Department of Pharmacology and Toxicology, University of Utah, 201 Presidents Circle, Salt Lake City, UT 84112, USA.
Genomics. 2012 Dec;100(6):337-44. doi: 10.1016/j.ygeno.2012.08.003. Epub 2012 Aug 19.
Gene-expression microarrays allow researchers to characterize biological phenomena in a high-throughput fashion but are subject to technological biases and inevitable variabilities that arise during sample collection and processing. Normalization techniques aim to correct such biases. Most existing methods require multiple samples to be processed in aggregate; consequently, each sample's output is influenced by other samples processed jointly. However, in personalized-medicine workflows, samples may arrive serially, so renormalizing all samples upon each new arrival would be impractical. We have developed Single Channel Array Normalization (SCAN), a single-sample technique that models the effects of probe-nucleotide composition on fluorescence intensity and corrects for such effects, dramatically increasing the signal-to-noise ratio within individual samples while decreasing variation across samples. In various benchmark comparisons, we show that SCAN performs as well as or better than competing methods yet has no dependence on external reference samples and can be applied to any single-channel microarray platform.

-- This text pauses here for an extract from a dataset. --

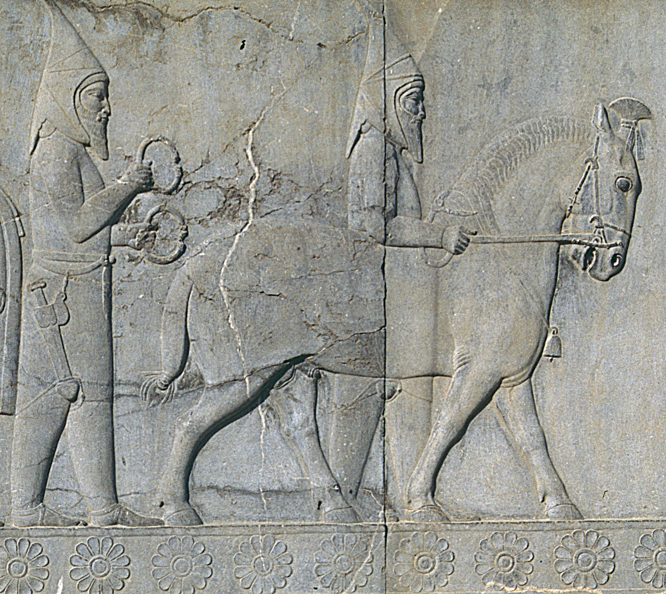 Persepolis: Relief der Apadana

基因表达微阵列使研究人员能够以高通量的方式描述生物现象,但它们受到技术偏差和样本收集和处理过程中不可避免的变异的影响。归一化技术旨在纠正这些偏差。大多数现有方法需要将多个样本集中处理;因此,每个样本的输出都会受到其他共同处理的样本的影响。然而,在个性化医疗工作流程中,样本可能会陆续到达,因此对每个新到达的样本重新进行归一化是不切实际的。我们开发了单通道阵列归一化(SCAN),这是一种单样本技术,它对探针核苷酸组成对荧光强度的影响进行建模,并对其进行校正,从而显著提高单个样本内的信号噪声比,同时降低样本之间的变异。在各种基准比较中,我们表明 SCAN 的性能与竞争方法一样好或更好,但不依赖于外部参考样本,并且可以应用于任何单通道微阵列平台。